EspressoSystems / hotshot-query-service

Generic query service for HotShot applications
https://espressosystems.github.io/hotshot-query-service/
GNU General Public License v3.0
5 stars 1 forks source link

Pruner might delete unnecessary data under heavy disk utilization #633

Open jbearer opened 4 months ago

jbearer commented 4 months ago

We use Postgres's insight into disk utilization in deciding when to prune beyond the target retention and potentially all the way up to the minimum retention. However the disk utilization info might be stale if we have recently pruned some data that hasn't been autovacuumed yet. In this case we should just vacuum (or wait for an autovacuum) to recover space, rather than pruning further.

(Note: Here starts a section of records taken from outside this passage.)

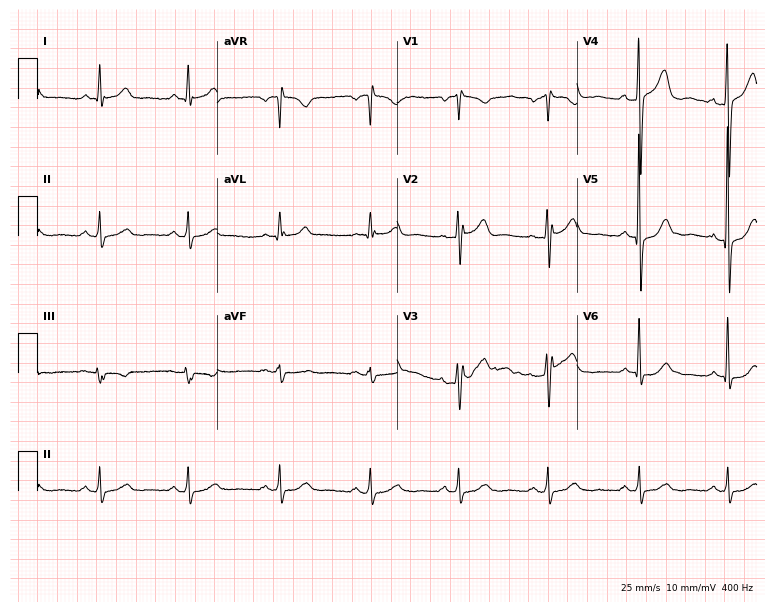
Resting 12-lead electrocardiogram. Patient: a male, 67 years old. Read as a normal ECG.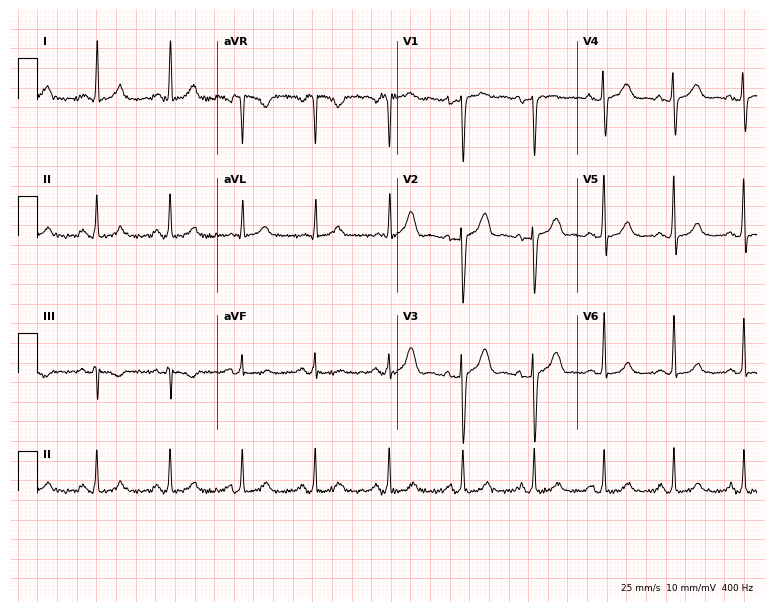
ECG (7.3-second recording at 400 Hz) — a 33-year-old woman. Screened for six findings — first-degree AV block, right bundle branch block, left bundle branch block, sinus bradycardia, atrial fibrillation, sinus tachycardia — none is recorded.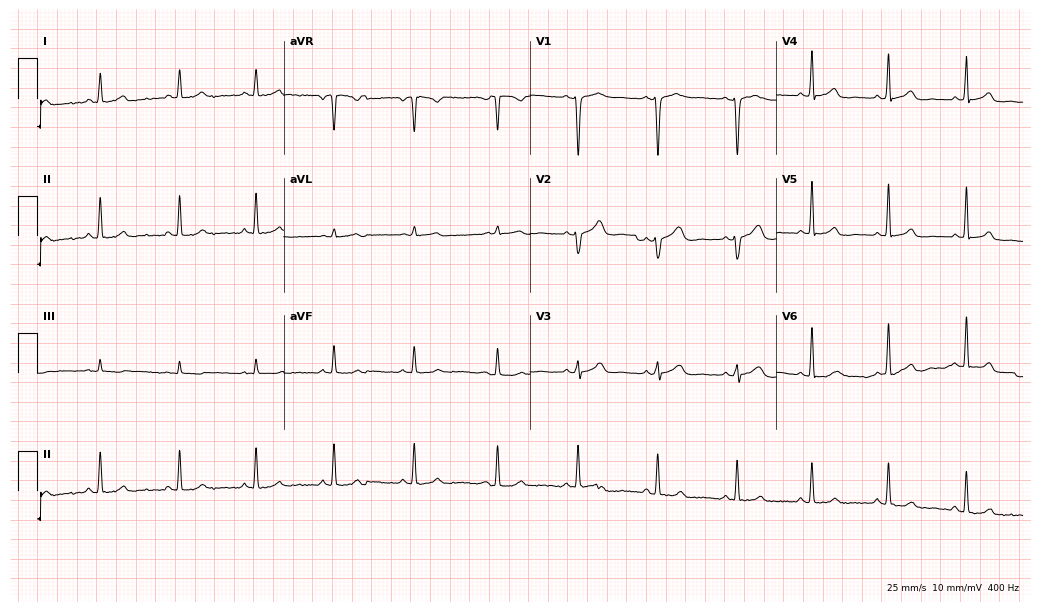
Electrocardiogram (10-second recording at 400 Hz), a 37-year-old female patient. Overall reading on record: normal ECG.

imabdulbasit commented 3 months ago

I think that waiting for auto vacuum might not be reliable and we need to clear up some space immediately. If we wait for auto vacuum then new data inserts might fail until auto vacuum kicks in. The default postgres auto vacuum settings may also cause a long delay before it runs the auto vacuum job. I am leaning more towards running manual vacuum so that new inserts do not fail.

imabdulbasit commented 3 months ago

We had errors related to insufficient shared memory when running manual vacuum, which prevented the whole batch insert from succeeding, as we were committing after the vacuum job. However, the chances of manual vacuum failing should be lower now, as we commit after each batch delete.